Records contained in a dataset
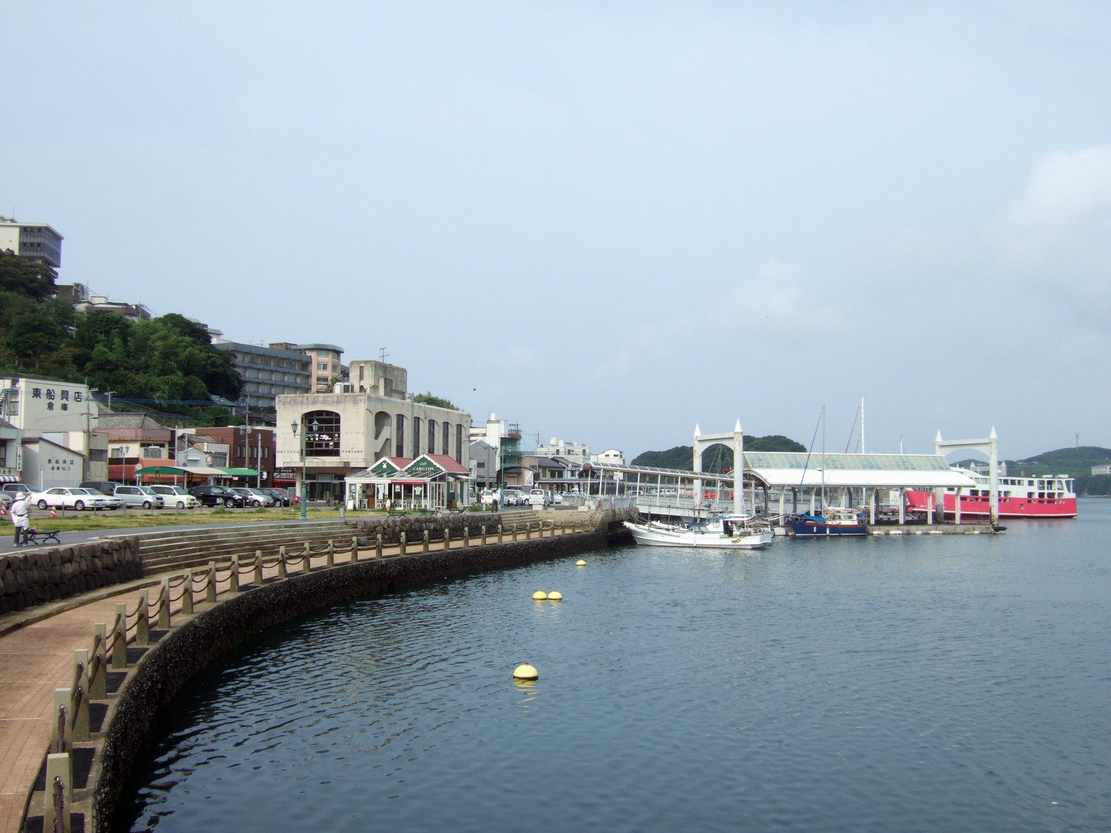 平戸港（Hirado Port）
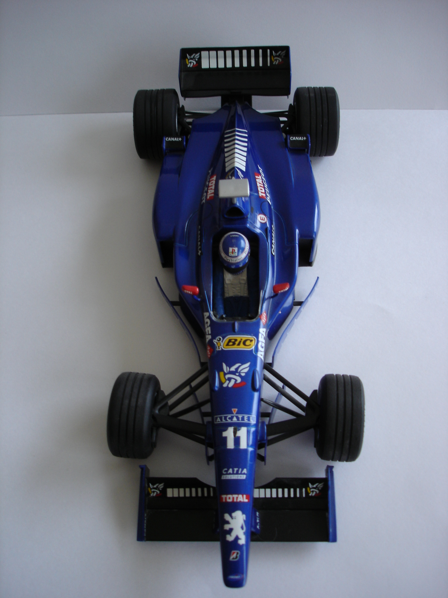 Prost AP01 model car
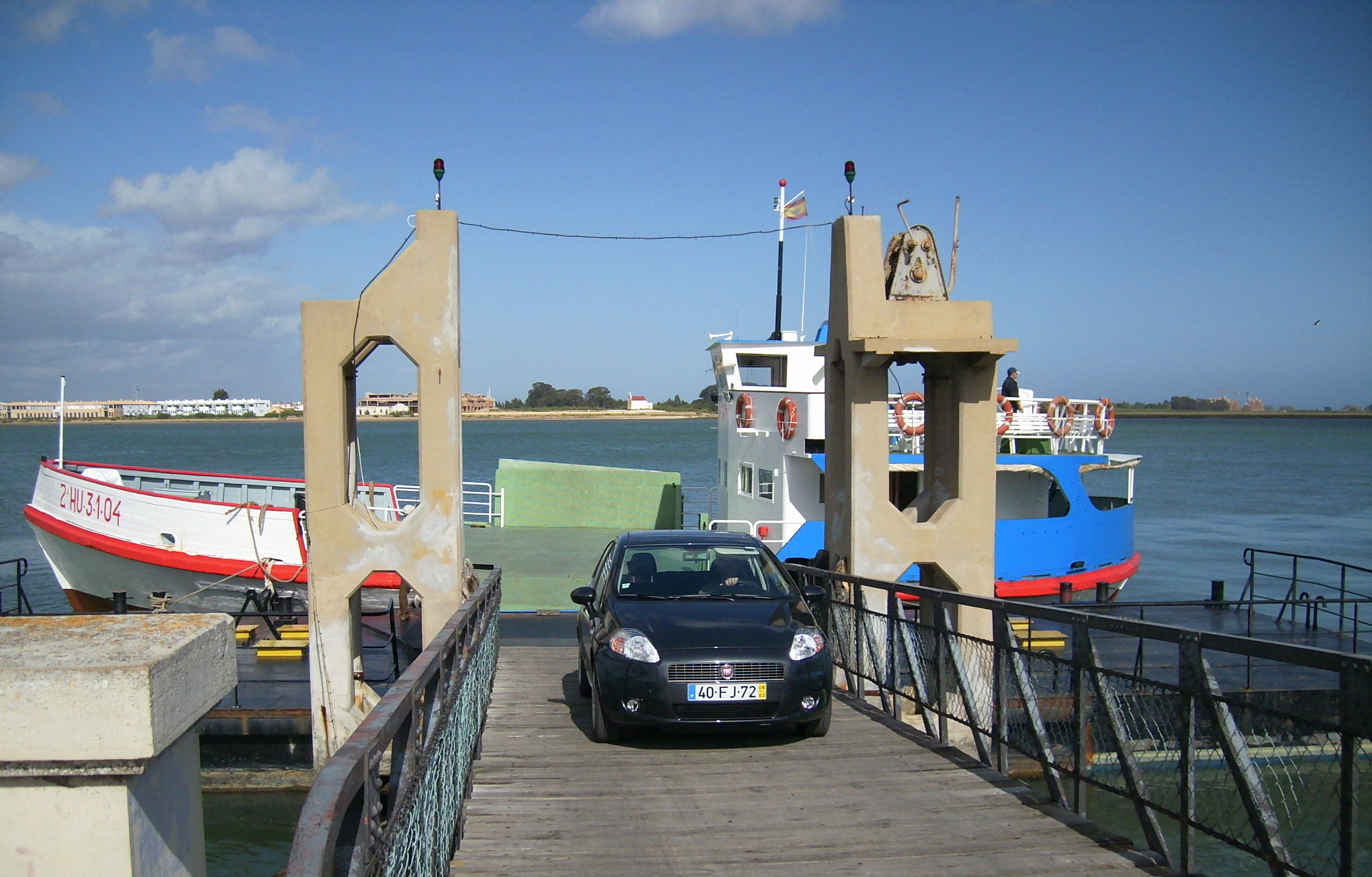 Fähre von Ayamonte nach Vila Real de Santo António / Ferry Ayamonte to Vila Real de Santo António
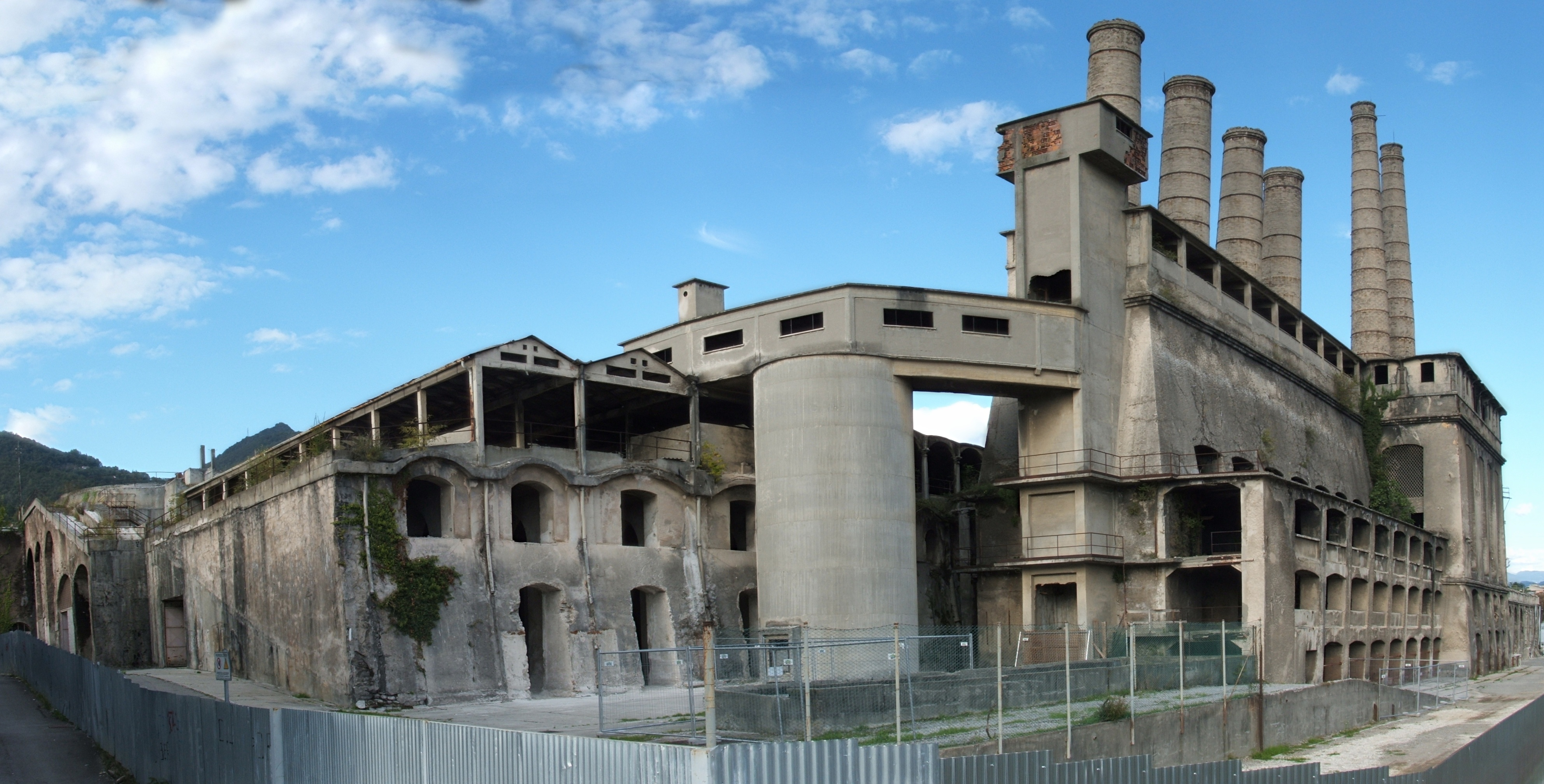 Ex cementificio Italcementi per la produzione del portland naturale
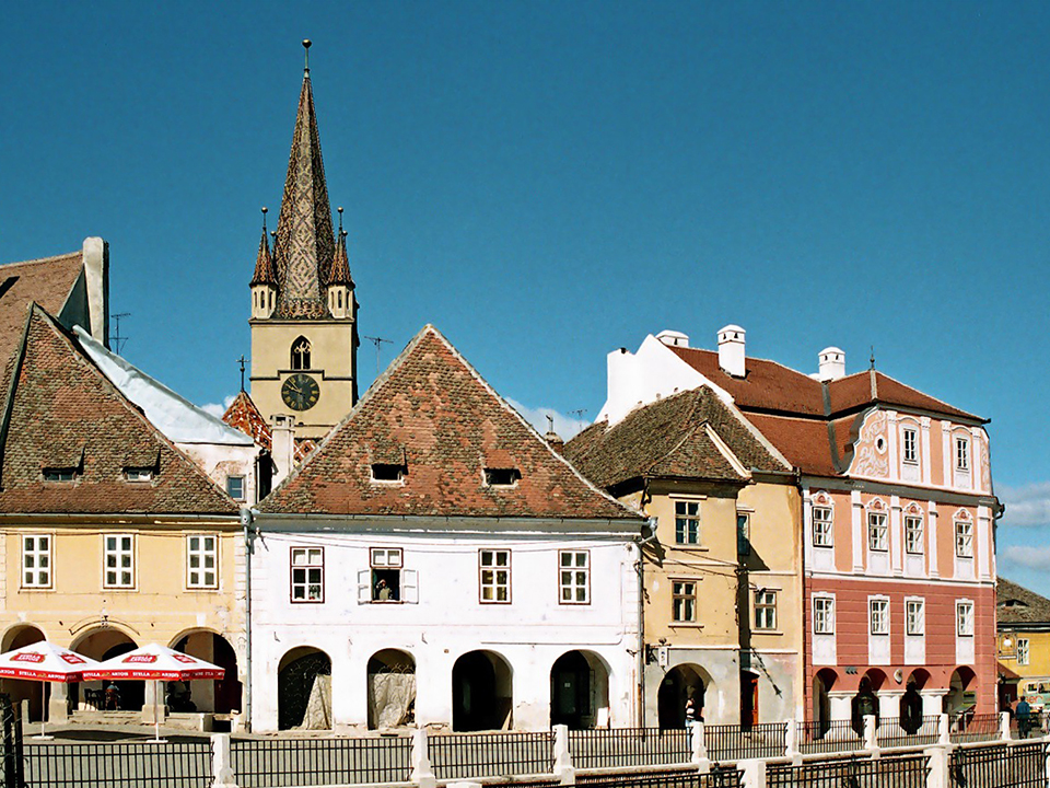 Der Kleine Ring in Hermannstadt. Sonstiges: ...

What to work on :: Pictures aside, retype the entries above exactly as they are.

Written answer ::
 平戸港（Hirado Port）
 Prost AP01 model car
 Fähre von Ayamonte nach Vila Real de Santo António / Ferry Ayamonte to Vila Real de Santo António
 Ex cementificio Italcementi per la produzione del portland naturale
 Der Kleine Ring in Hermannstadt. Sonstiges: ...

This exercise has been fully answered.